Shape: (7009728, 29) ; 1626.26 Mb [####################] 100% 


In [6]:
carrier_counts

{'PS': 83617,
 'TW': 3757747,
 'UA': 13299817,
 'WN': 15976022,
 'EA': 919785,
 'HP': 3636682,
 'NW': 10292627,
 'PA (1)': 316167,
 'PI': 873957,
 'CO': 8145788,
 'DL': 16547870,
 'AA': 14984647,
 'US': 14075530,
 'AS': 2878021,
 'ML (1)': 70622,
 'AQ': 154381,
 'MQ': 3954895,
 'OO': 3090853,
 'XE': 2350309,
 'TZ': 208420,
 'EV': 1697172,
 'FL': 1265138,
 'B6': 811341,
 'DH': 693047,
 'HA': 274265,
 'OH': 1464176,
 'F9': 336958,
 'YV': 854056,
 '9E': 521059}

## Map Reduce Way

In [7]:
from functools import reduce
from itertools import groupby 

datas = pd.DataFrame()
columns = ['Year','UniqueCarrier']
for ind, data_file in enumerate(file_list):
    df = pd.DataFrame(pd.read_csv(data_file, encoding='ISO-8859-1', memory_map=True, low_memory=False, usecols=columns))
    
    datas = datas.append(df)

In [8]:
carriers = datas.UniqueCarrier

# Map Reduce Algorithm phases

In [9]:
# Phase 1 :- Mapping

mapping = map(lambda x: (x, 1),carriers)

In [10]:
# Phase 2 :- Shuffling

sorted_mapping = sorted(mapping)

In [11]:
# Phase 3 :- Reducing

grouper = groupby(sorted_mapping, lambda p: p[0])
final = map(lambda 1: (1[0], reduce(lambda x, y: x + y, map(lambda p: p[1], 1[1]))),grouper)

print(list(final))

[('9E', 521059), ('AA', 14984647), ('AQ', 154381), ('AS', 2878021), ('B6', 811341), ('CO', 8145788), ('DH', 693047), ('DL', 16547870), ('EA', 919785), ('EV', 1697172), ('F9', 336958), ('FL', 1265138), ('HA', 274265), ('HP', 3636682), ('ML (1)', 70622), ('MQ', 3954895), ('NW', 10292627), ('OH', 1464176), ('OO', 3090853), ('PA (1)', 316167), ('PI', 873957), ('PS', 83617), ('TW', 3757747), ('TZ', 208420), ('UA', 13299817), ('US', 14075530), ('WN', 15976022), ('XE', 2350309), ('YV', 854056)]


## Conclusion

Here, we are getting counts of carriers in two ways.

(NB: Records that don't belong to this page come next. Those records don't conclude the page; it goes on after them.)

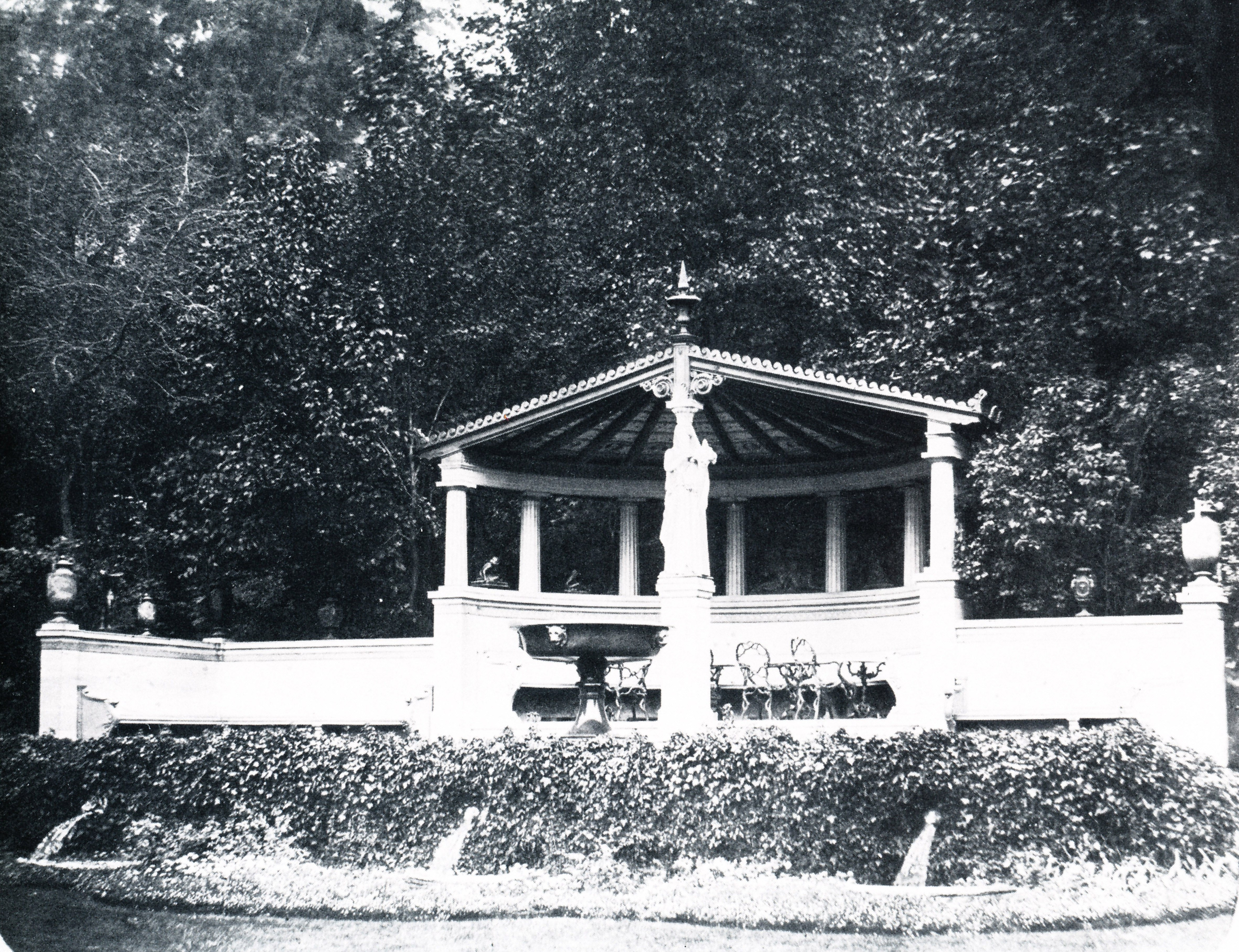 Ansicht des StibadiumsKlein-Glienicke, früheste Fotografie, späte 1850er Jahre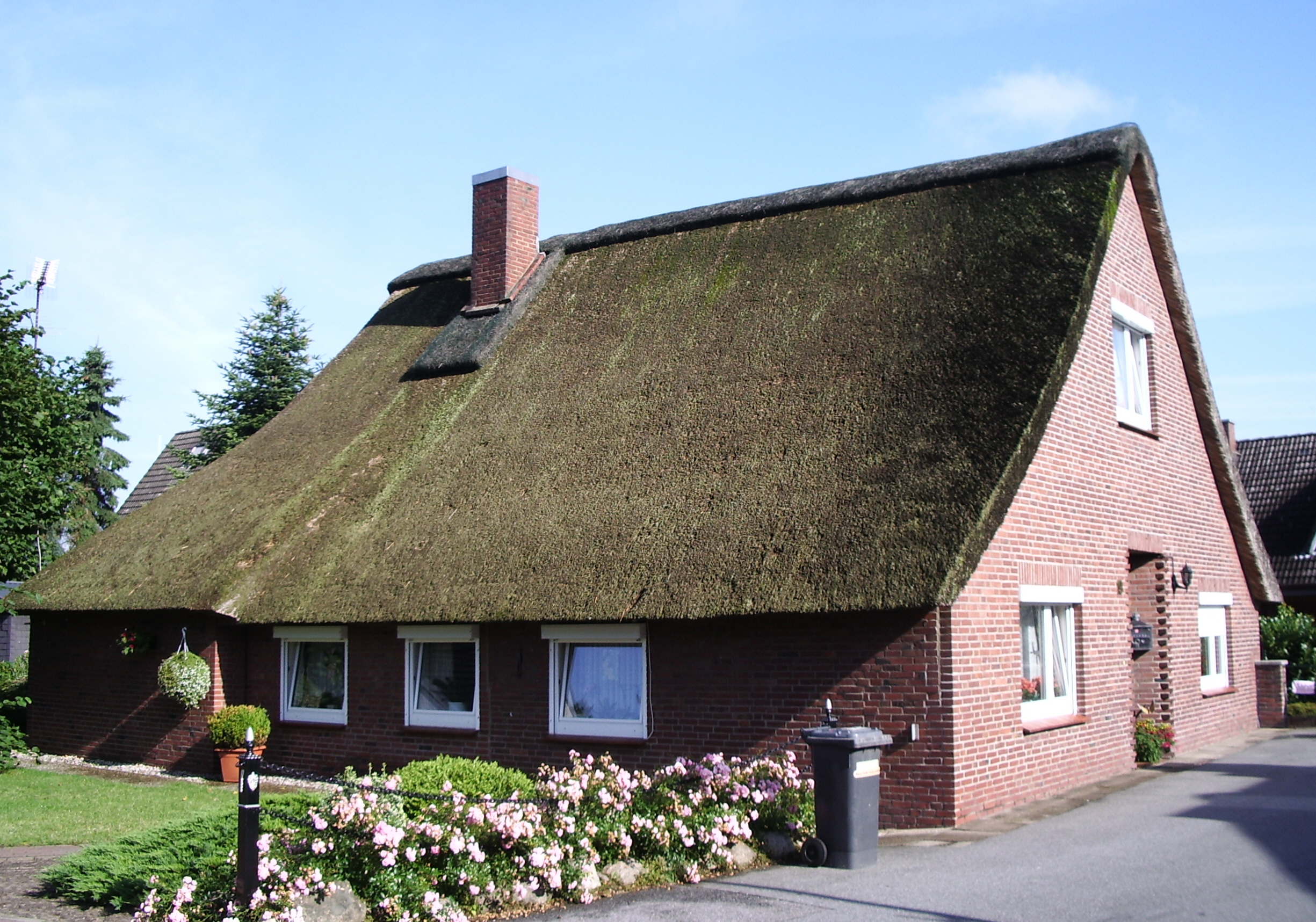 Ein über 200 Jahre altes Haus in Hetlingen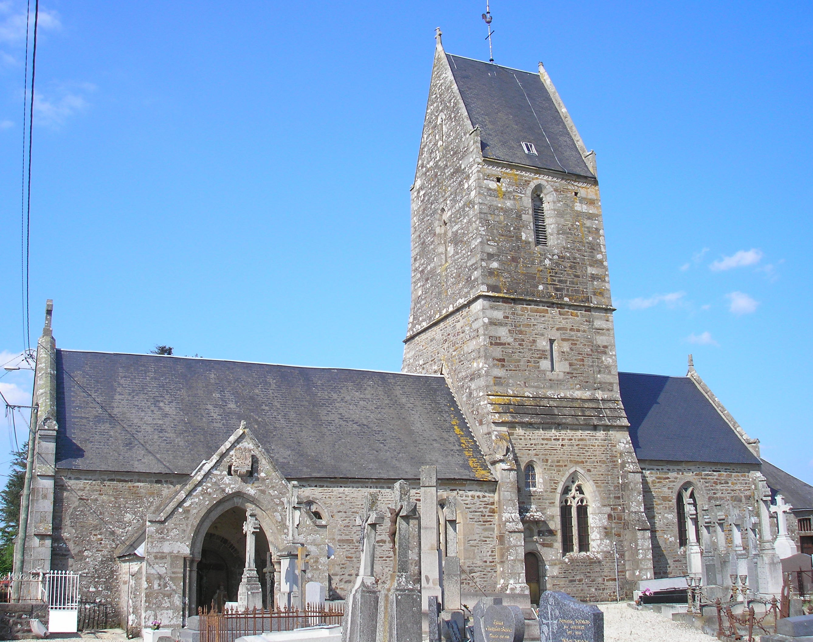 Campagnolles (Normandie, France). L'église Saint-Martin.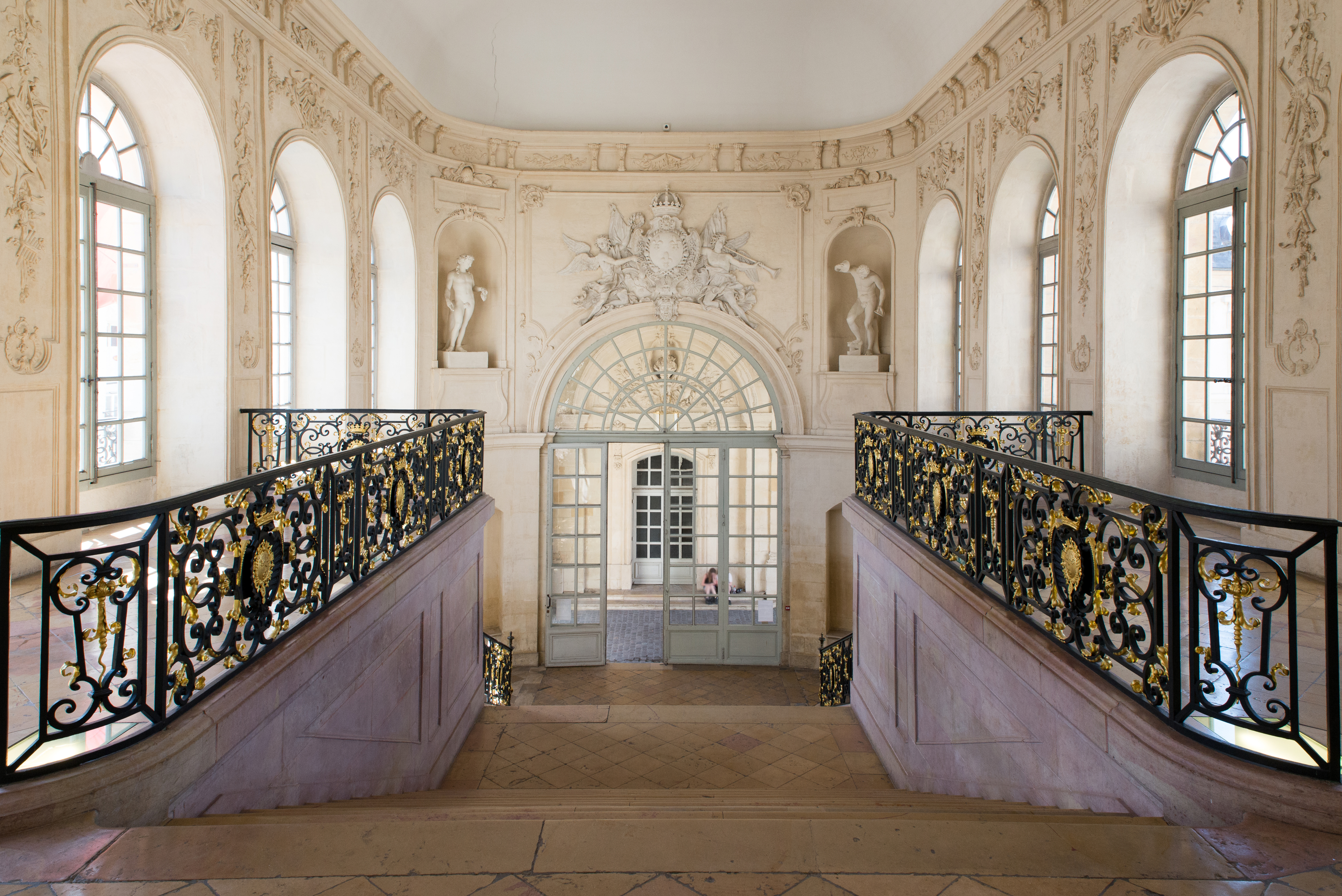 L'escalier Gabriel, vu du haut. Palais des ducs de Dijon (Côte d'Or, France).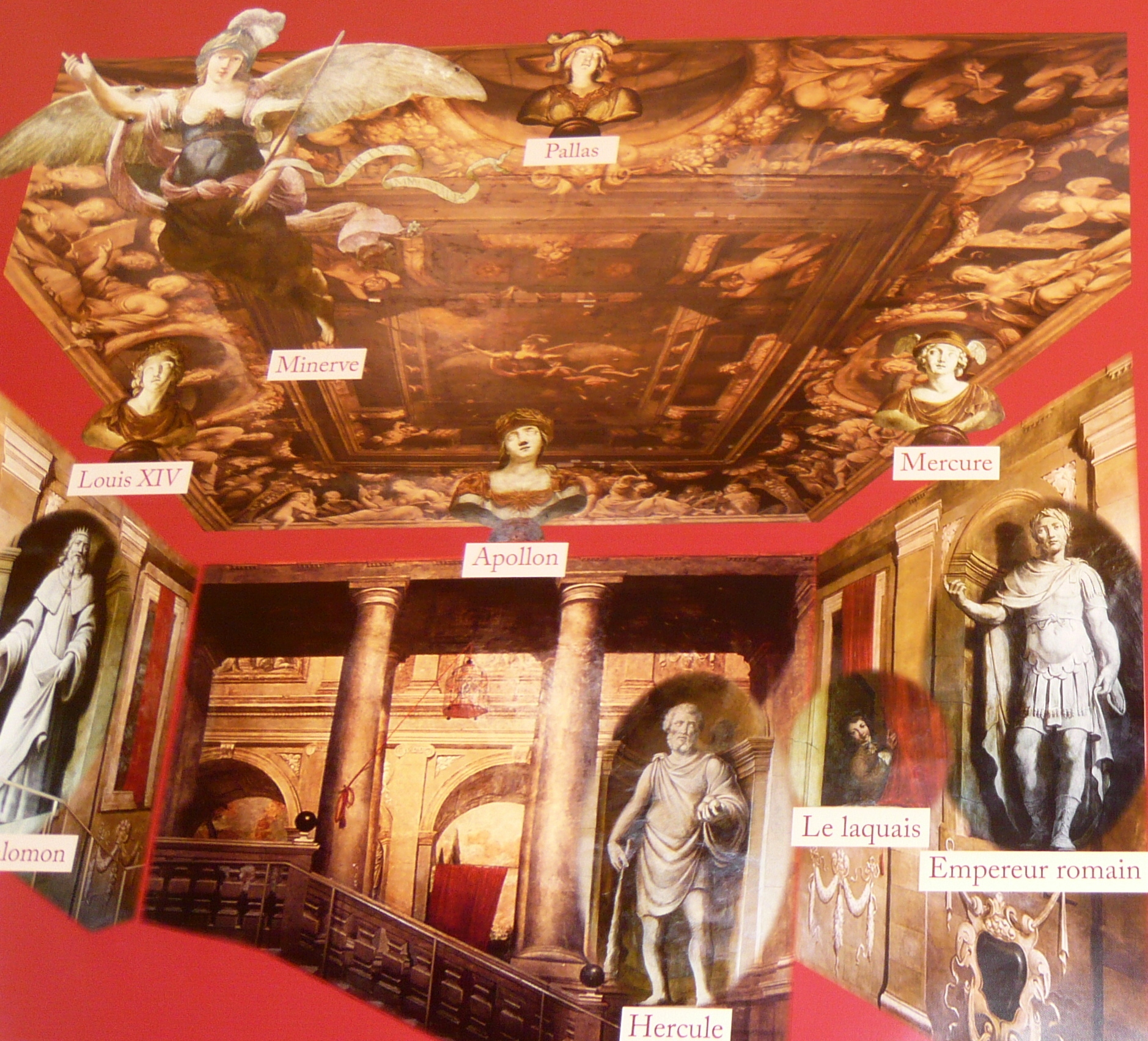 Hôtel de Châteaurenard 19 rue Gaston-de-Saporta trompe-l'oeil Jean Daret panneau d'information 2013 sur la restauration en cours.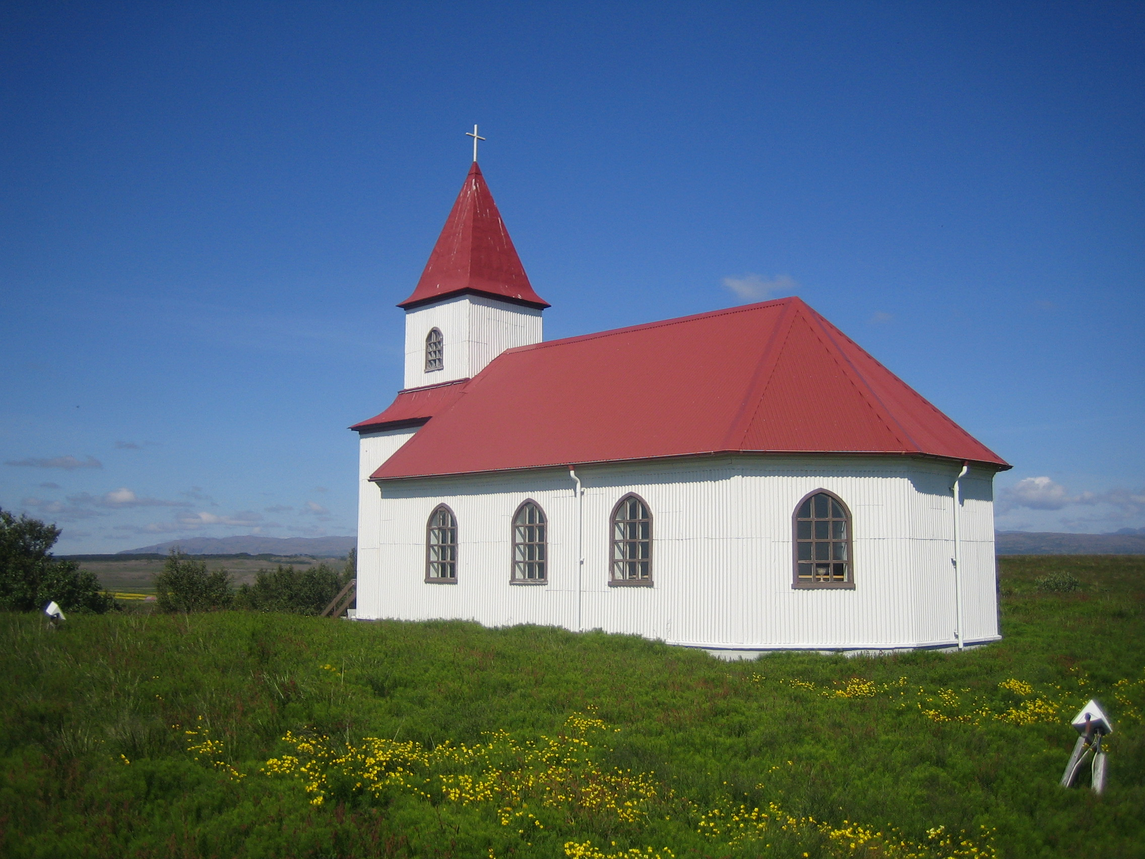 Stafholtskirkja í Borgarfjarðarprófastsdæmi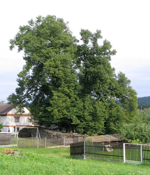 Dobřív, okres Rokycany, Laiblova lípa rostoucí v zahradě u čp. 36.

1) Serial way - Looping through each record and counting each airline's flight

2) Map reduce way - map, reduce and sort, and collect way to count the flights

Map reduce way means Map Reduce algorithm contains Three important task mapping, sorting and reducing. With using these, split into small parts and asign them to multiple system.